Curculio elephas is not limited to the chestnut. It is also a main predator of the acorns of holm oak (Quercus ilex) and turkey oak. The larvae feed and develop inside the acorns. Planting chestnut orchards beside turkey oak or holm oak stands is not advised in Europe, because both trees are susceptible to the chestnut weevil. Infested holm oak and turkey oak acorns can pass weevils on to chestnut trees.

The adult weevils can be scouted and monitored for their presence by jarring the tree and counting fallen weevils on a white surface.

The larvae of the chestnut weevil must chew their way out of a fallen nut. Increased orchard infestation occurs mostly where chestnuts lie on the ground for a sufficient length of time, or where the trees produce many small fruits which remain behind at the harvest. This allows many larvae to develop and burrow into the ground of an orchard.

In some chestnut-growing regions, infestation of the fruit by weevil larvae can reach 90%.

In China, in 2001, annually, about 20–30% of harvested chestnuts were wasted and spoiled by insect infestation and mildew.

In Hungary, Curculio elephas swarms in chestnut orchards around August 20, particularly strongly around noon and in sunny weather.

==Controls==
Timing the harvests to pick up the chestnuts as soon as they fall reduces the numbers of the overwintering larvae. Regular soil work is also unfavourable to its life habits.
Chemical control of the pest is difficult or unsustainable. Sevin is the only insecticide registered in the US for chestnuts. Applications have proven effective if applied during the mating and early egg-laying period, from early August to mid-September. Other suggested control methods include the use of biological pest control agents, such as fungi and physical controls such as radio waves and heat.

In Turkey, treatments of soil underneath fruit gathered into piles for ripening with entomopathogenic Metarhizium brunneum strains ARSEF 4556 and V275 alone and in combination with the entomopathogenic nematodes Heterorhabditis bacteriophora have been successful.

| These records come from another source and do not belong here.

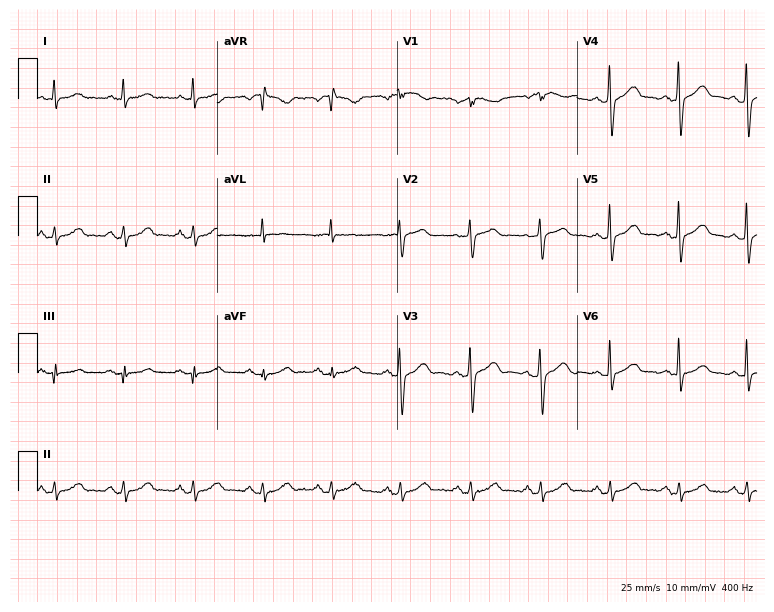
ECG (7.3-second recording at 400 Hz) — a man, 69 years old. Labelled as a normal ECG.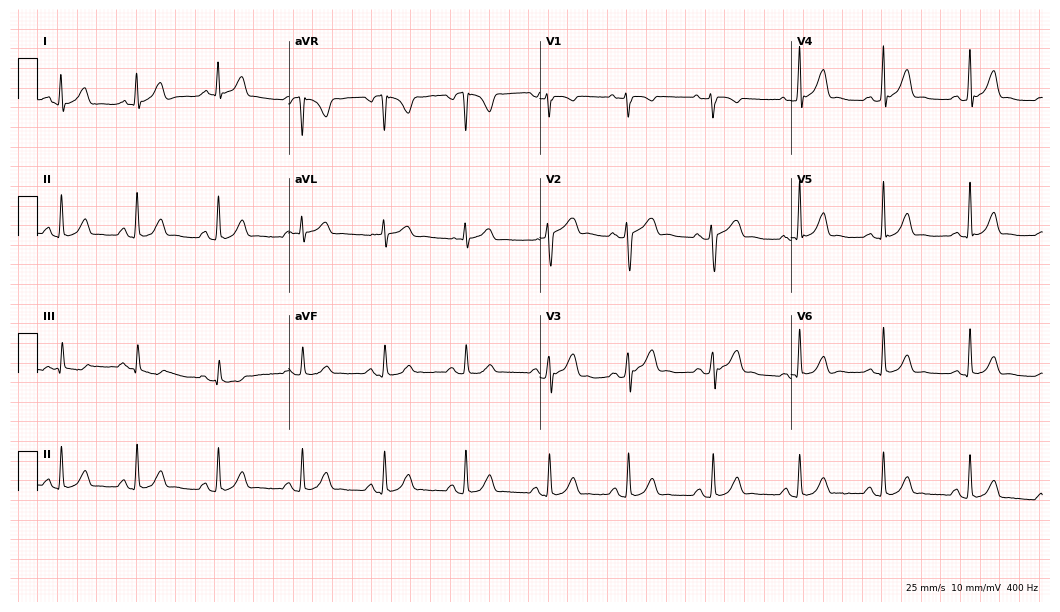
12-lead ECG from a female, 41 years old. Recorded interpretation: within normal limits.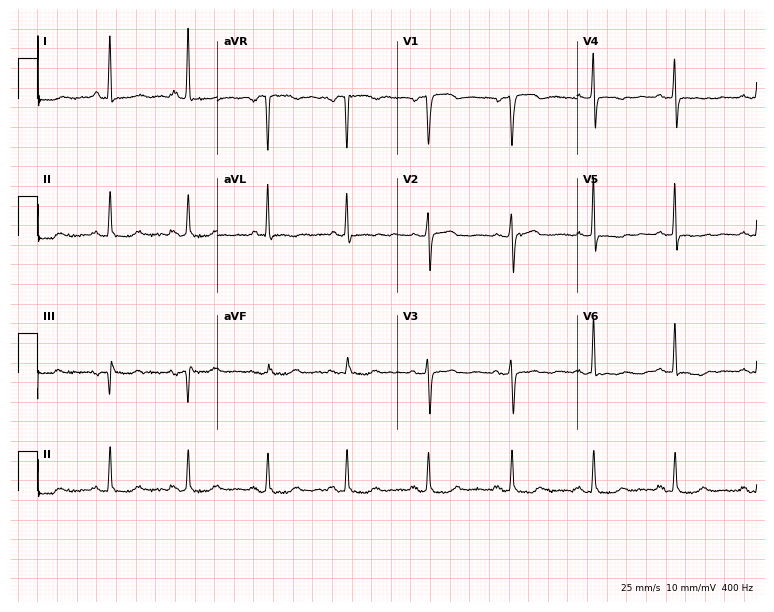
Electrocardiogram (7.3-second recording at 400 Hz), a 50-year-old female. Of the six screened findings (first-degree AV block, right bundle branch block, left bundle branch block, sinus bradycardia, atrial fibrillation, sinus tachycardia), none is recorded.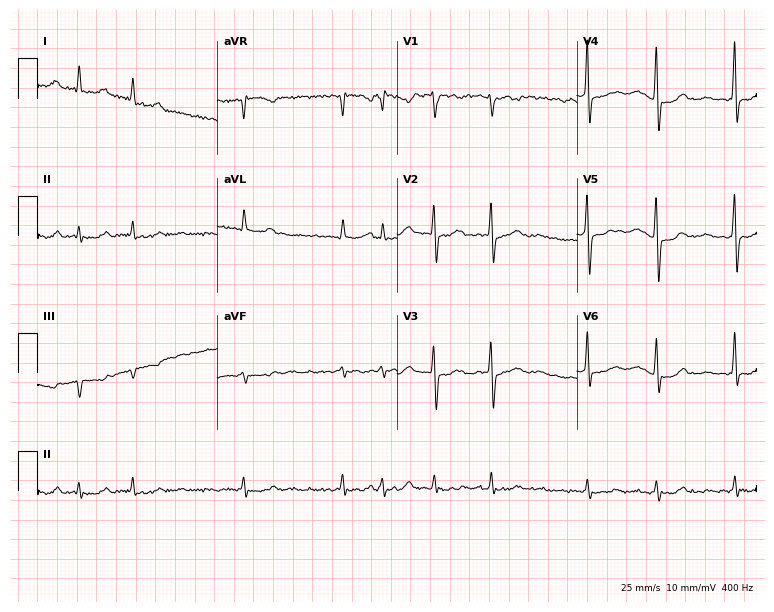
12-lead ECG (7.3-second recording at 400 Hz) from a female patient, 78 years old. Findings include atrial fibrillation.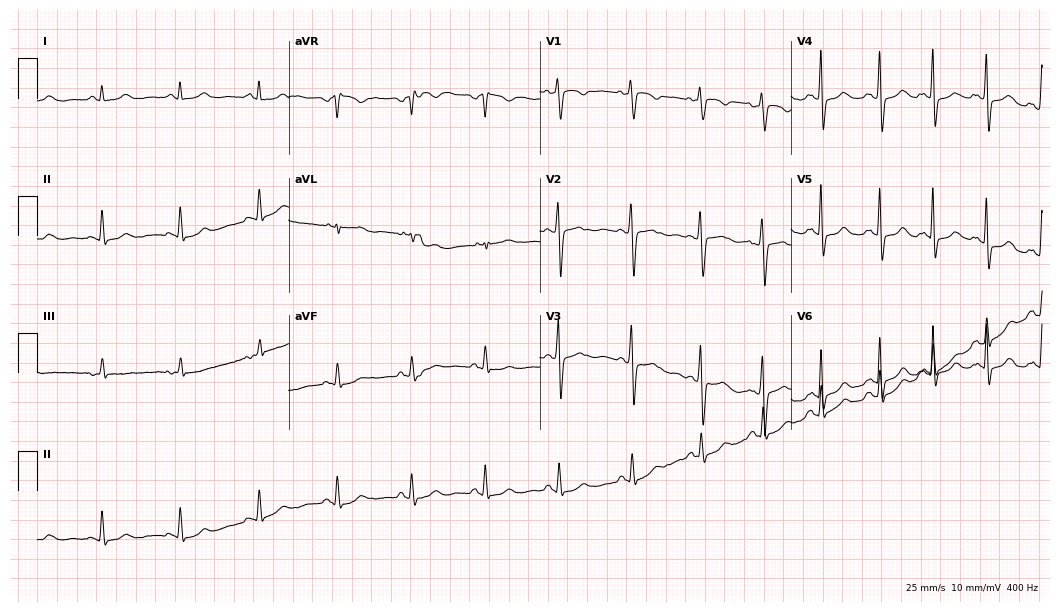
12-lead ECG (10.2-second recording at 400 Hz) from a 34-year-old female patient. Screened for six findings — first-degree AV block, right bundle branch block, left bundle branch block, sinus bradycardia, atrial fibrillation, sinus tachycardia — none is recorded.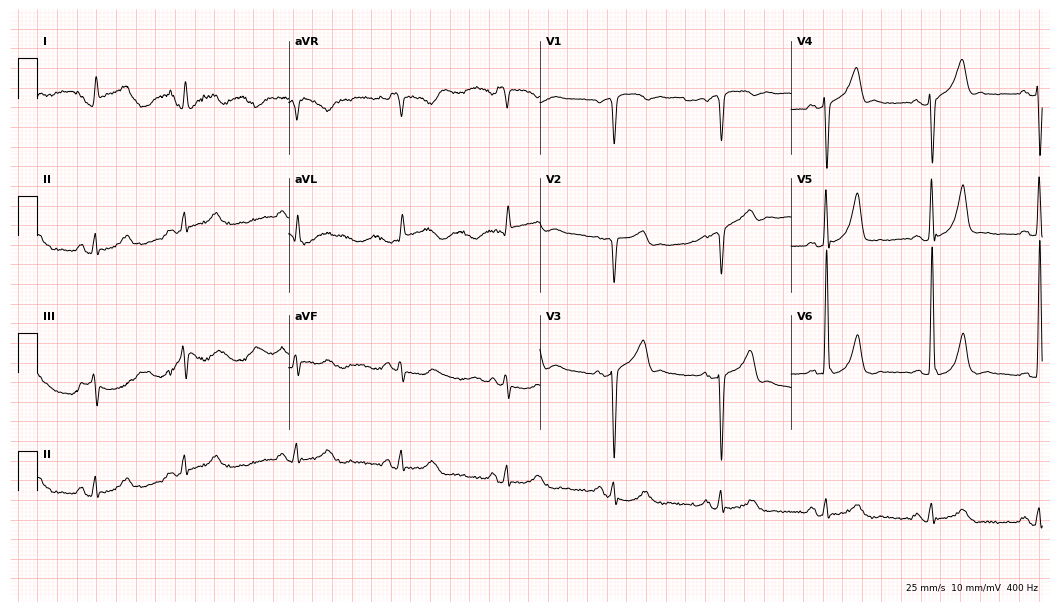
12-lead ECG (10.2-second recording at 400 Hz) from an 86-year-old man. Screened for six findings — first-degree AV block, right bundle branch block, left bundle branch block, sinus bradycardia, atrial fibrillation, sinus tachycardia — none is recorded. Only these six findings were labelled.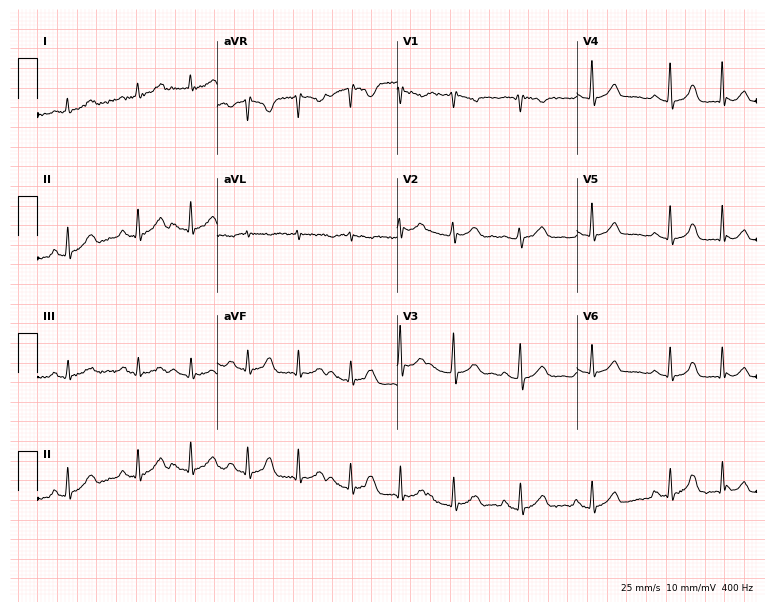
12-lead ECG from a woman, 53 years old. No first-degree AV block, right bundle branch block, left bundle branch block, sinus bradycardia, atrial fibrillation or sinus tachycardia recorded for this tracing.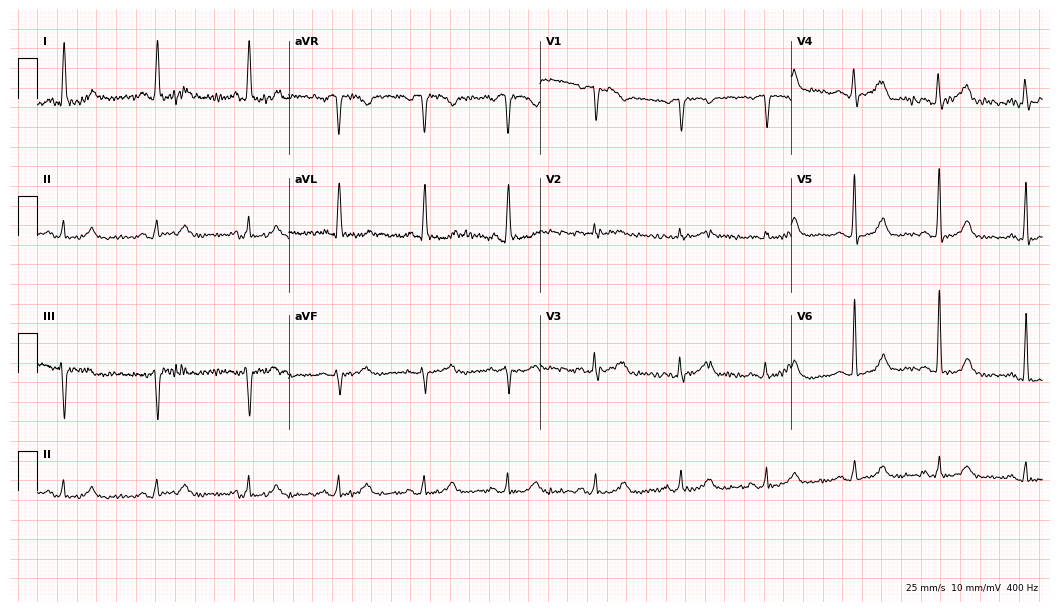
ECG — a 70-year-old female. Labelled as a normal ECG.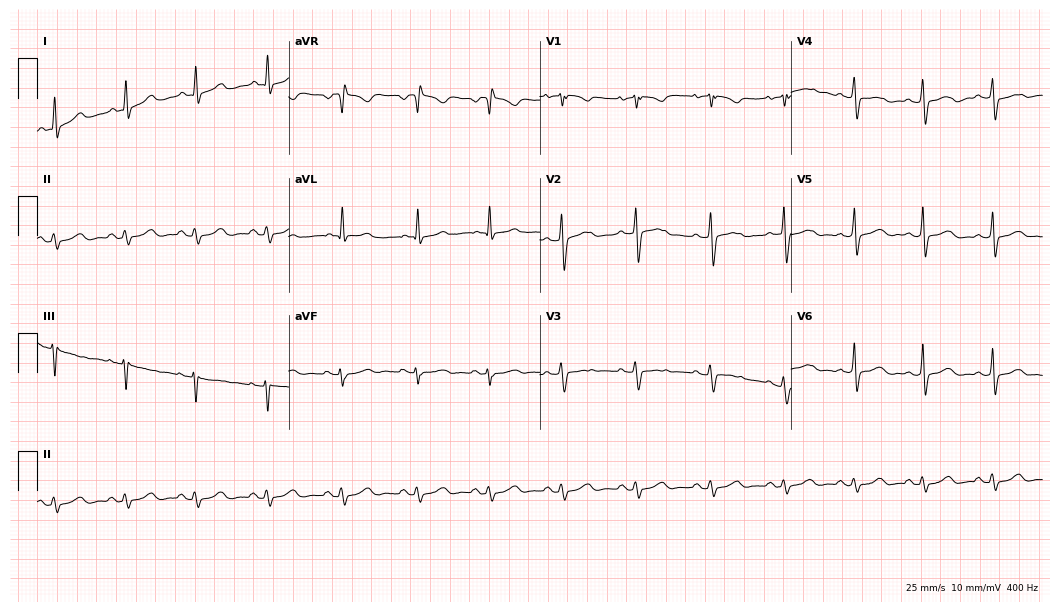
12-lead ECG from a woman, 40 years old. Labelled as a normal ECG.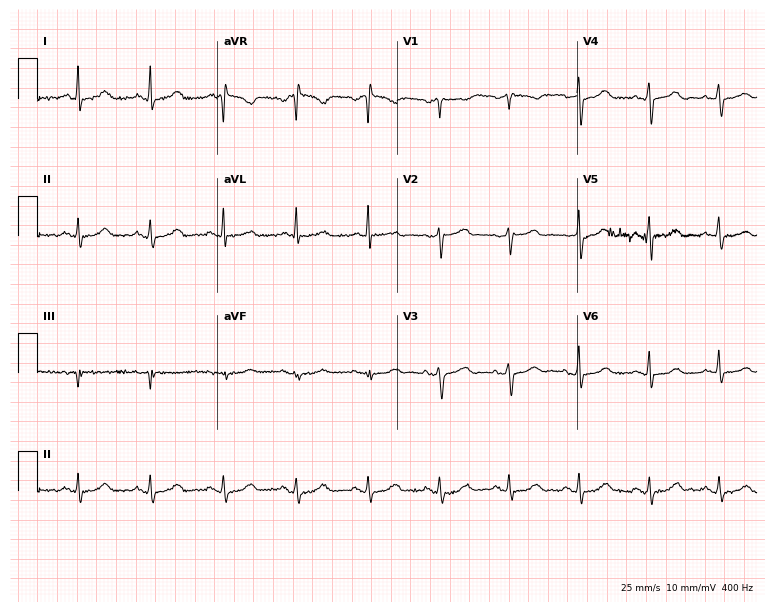
12-lead ECG (7.3-second recording at 400 Hz) from a 50-year-old woman. Labelled as a normal ECG.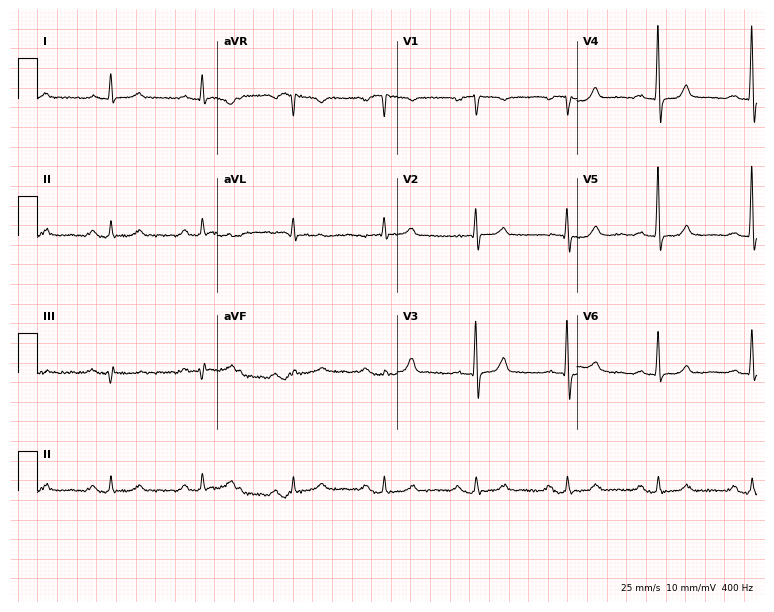
12-lead ECG from an 81-year-old female. Recorded interpretation: within normal limits.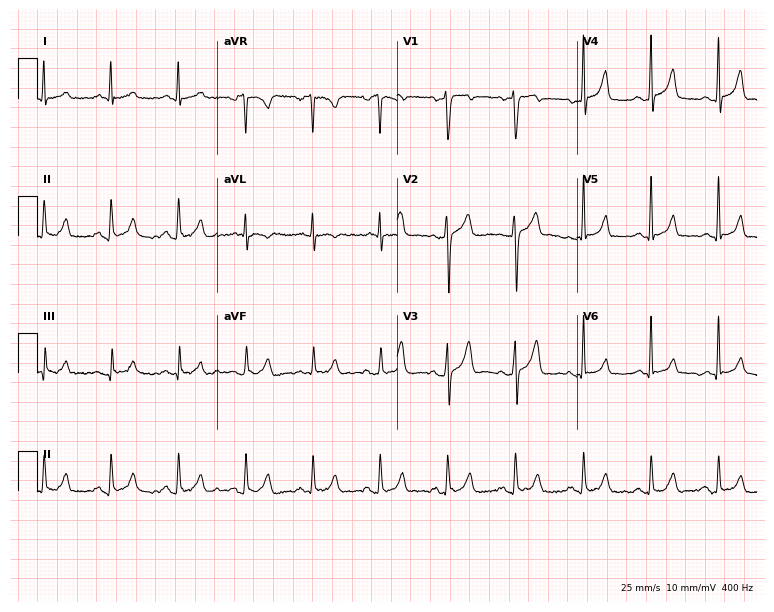
ECG (7.3-second recording at 400 Hz) — a 49-year-old man. Labelled as a normal ECG.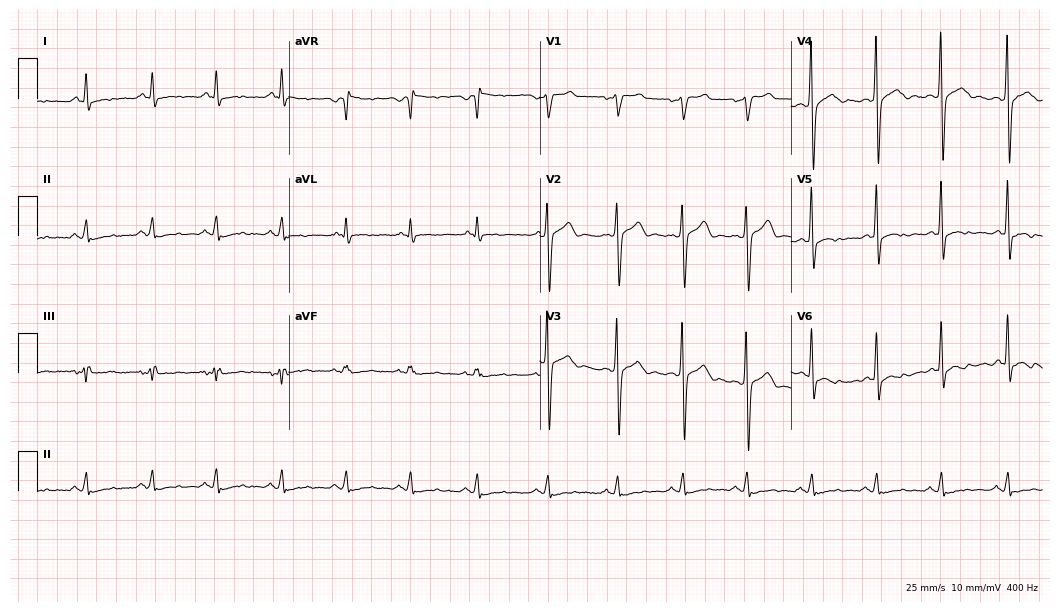
12-lead ECG from a man, 45 years old. Screened for six findings — first-degree AV block, right bundle branch block, left bundle branch block, sinus bradycardia, atrial fibrillation, sinus tachycardia — none is recorded.

In Hungary, in 1971, a warm, aerosol-based protection was developed for older trees, by Sifter and Bürgés.

Weevil damage can be reduced by gathering nuts daily to reduce development time before thermal treatment. Most insects in harvested fruits and nuts can be controlled by thermal treatments over a temperature range of 46–56 °C. Heating gathered chestnuts to 120 °F (49 °C) for 20 to 30 minutes kills developing eggs and larvae in the nuts.